Depending on how willing a person is to take this experiment seriously, they will at some point discover why human beings have made such a big deal of the Great Ability. To the degree you can meet experience exactly as it is, without resentment, it ceases to cause you suffering and drive your behavior.~ David Cain from, https://www.raptitude.com/2020/09/the-inner-superpower-that-makes-us-human/
Unless you live under a rock—or “lived” under a rock since you’re not now under a rock; Welcome to the Internet! :)

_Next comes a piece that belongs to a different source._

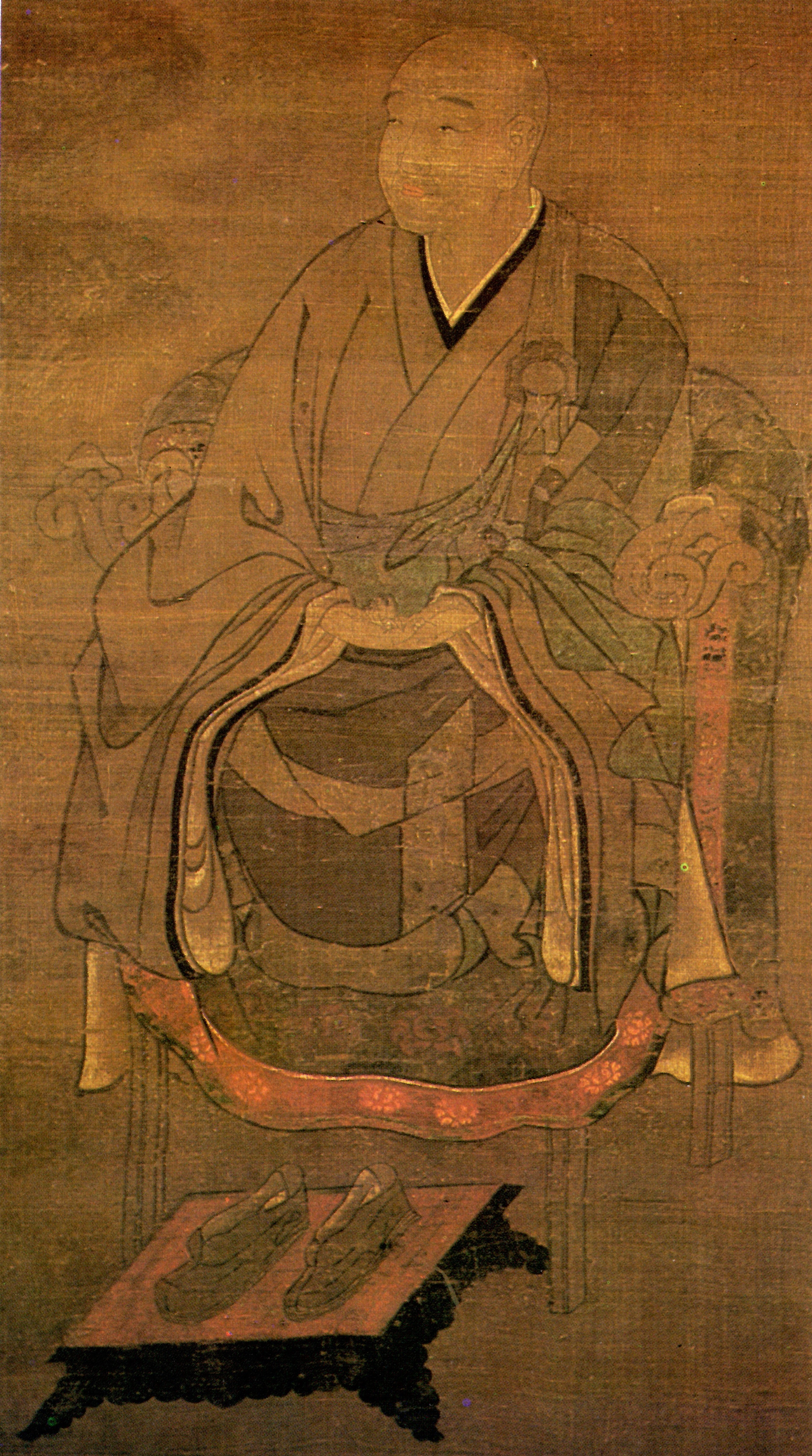 北条時定(時氏の子)の肖像。
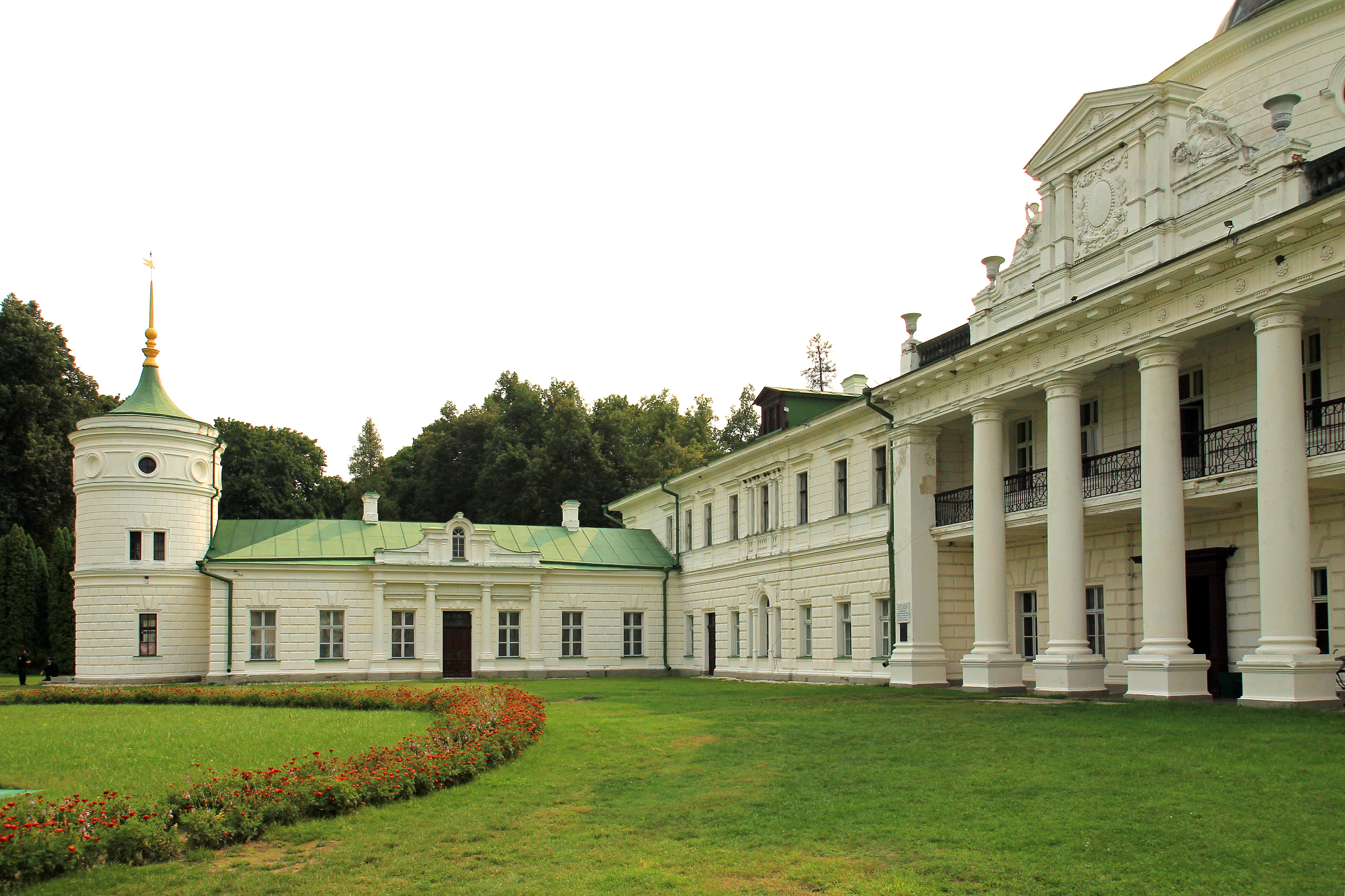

Unless you live under a rock you’ve heard about “mindfulness practice” and “meditation” and probably “Metta” and maybe “one-point” and “zen” for sure. Cain hits it right out of the part, without even swinging, just by setting it out clearly. Every single time I realize I’m not currently exercising the great ability, I immediately pull myself back to it.
Now if only I could realize it more frequently.
I’m not a full-on coffee snob; I’m more like a middling, level 14, coffee-snob-poser. I’ve had world-class pour-overs—beans weighed to the gram, water temperature to a specific degrees, controlled pour-over rate, beans roasted by the person brewing, one 8oz cup at a time—and I’ve made instant coffee from freeze-dried crystals… “Any port in a storm,” as they say. But most of my coffee is upper-middle: A local roaster’s beans, but ground incorrectly using a Krups bladed grinder, then electric-drip brewed, using filtered water. It’s fast, it’s reproducible, it’s a solid middle-ground “good.”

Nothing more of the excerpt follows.